■ The data:
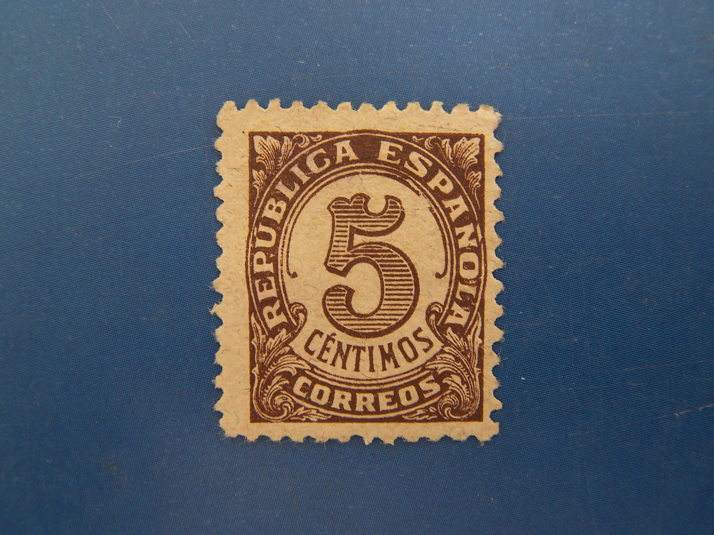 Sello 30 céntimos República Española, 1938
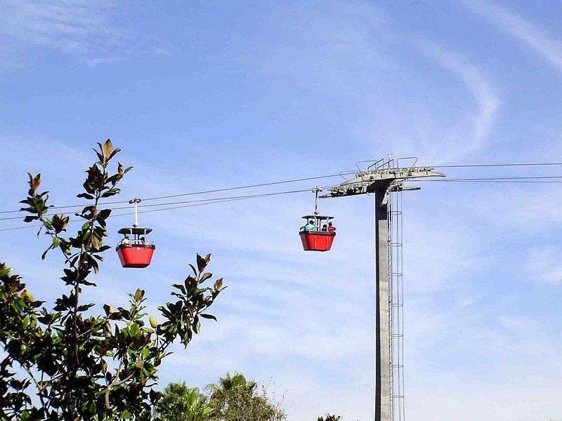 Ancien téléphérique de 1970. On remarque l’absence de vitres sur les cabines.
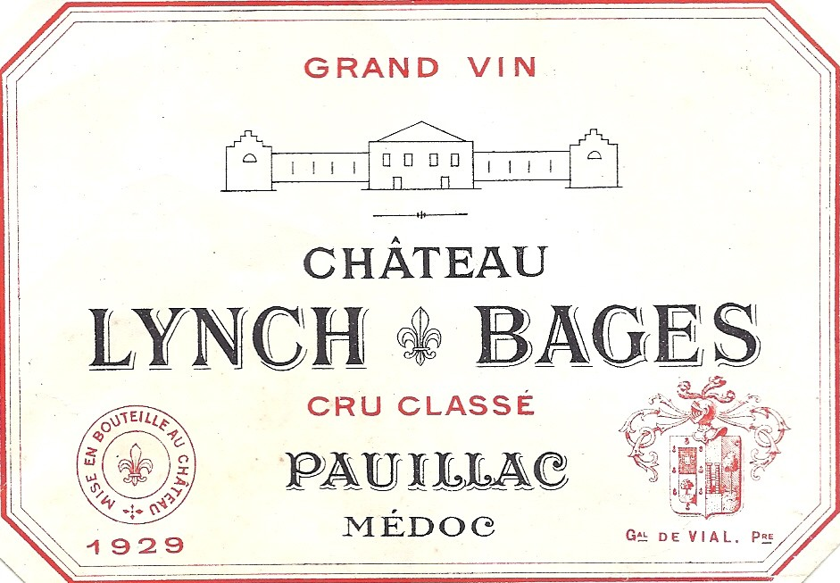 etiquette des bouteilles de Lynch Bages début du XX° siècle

■ Exercise details: Exact repetition of each line above is expected; images are to be omitted.

■ Task result:
 Sello 30 céntimos República Española, 1938
 Ancien téléphérique de 1970. On remarque l’absence de vitres sur les cabines.
 etiquette des bouteilles de Lynch Bages début du XX° siècle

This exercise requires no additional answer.